Here I lay, on the first day of 2012 in bed, afraid to move in case the nausea returns. In case anyone is getting the wrong idea, I did not get drunk last night. I had my boys for New Years, and Gerry spent pretty much all day in a state of unflinching defiance until I put him to bed in what was his actual bedtime, which I never stick to when he's over.
As a treat, I told Nick he could stay up until midnight and ring in the New Year. I promised him secure in the knowledge that he'd never make it to midnight and I could go to bed at my leisure. Ha! My Nick is a chip off the old block and if he gets to stay up until midnight, then by God, he's going to stay up until midnight, even if it kills him.
Actually, I was the one who almost didn't make it. I kept nodding off on the couch and when Nick sensed that I was falling asleep, he'd jump up and down on me shouting "WAKE UP! WAKE UP!" until I chugged a can of Coke, which had been sitting in the fridge since the barbecue I had for my English cousins back in September. That on a stomach of pizza and potato chips.
Oh yeah, I'm hardcore.
So midnight comes and goes, and we watch the festivities on TV and Nick as always has about a million questions: are people celebrating? are people celebrating here? how many people are celebrating? do people celebrate in apartments? and so on and so forth until I change the subject and ask if he wants to call his mom and wish her a happy new year, and he says perhaps the most brilliant thing I've ever heard him say:
"No... New Years is stupid! They should have it earlier so I can go to bed. Goodnight!"
And that was it. He hugged me and went to bed. I couldn't be more in agreement son.

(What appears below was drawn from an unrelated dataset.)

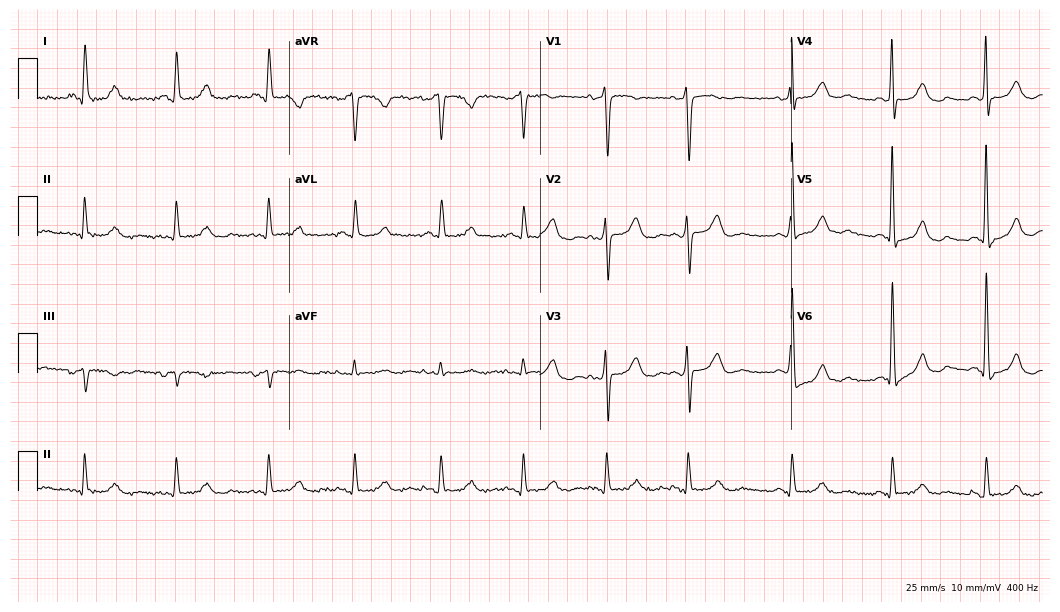
12-lead ECG from a 73-year-old female patient. Recorded interpretation: within normal limits.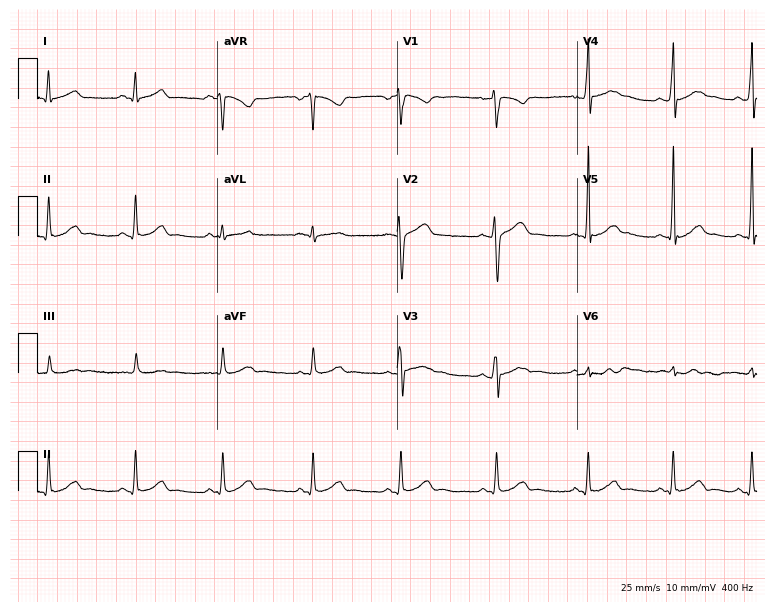
Standard 12-lead ECG recorded from a 25-year-old male (7.3-second recording at 400 Hz). Read as a normal ECG.

This morning Gerry was the same as he was the day before. I started making my chicken soup in the slow cooker, not feeling all that particularly well. I put it down to the smorgasbord of crap I ate last night and carried on, until it was pretty obvious that I could barely stay on my feet. The room started spinning and I spent a bit of time in the bathroom preemptively to avoid a dizzy mad dash to the bathroom. I put Gerry to bed and texted the ex at about 11 to pick up the boys immediately. She came about 4 hours later, but at least she came. Nick left a little dejected that we didn't do anything today, and threw a bit of a tantrum on the way out. I crawled to bed and I've been here ever since. The dizziness seems to be subsiding, and my stomach is growling, although I don't feel particularly hungry. A banner 2012 start, to be certain, and this is actually one of the better New Years I've spent. Since I started going out for New Years Eve when I was 14, I've probably had 3 good ones, 3 passable ones and a whole lot of shitty ones. Between 1993 and 2001, every single year some ridiculously drunk girl would blubber on my shoulder because her boyfriend was such an asshole. Back then, I was too much of a doormat to tell them that hey, things are tough all over, but things aren't gonna change until you stop telling me and start telling him how you feel. The exception was in 1994 when I spent my New Years Eve waiting at a gas station to score weed for everyone at the party and have everyone leave (including the girl I was chatting up) after got back. But 1996 made up for that when the girl who cornered me and sobbed out her life story ended up stabbing me in the arm. Ah memories.
Yes Nick, New Year's is stupid. I was 20 years older than you by the time I figured that out.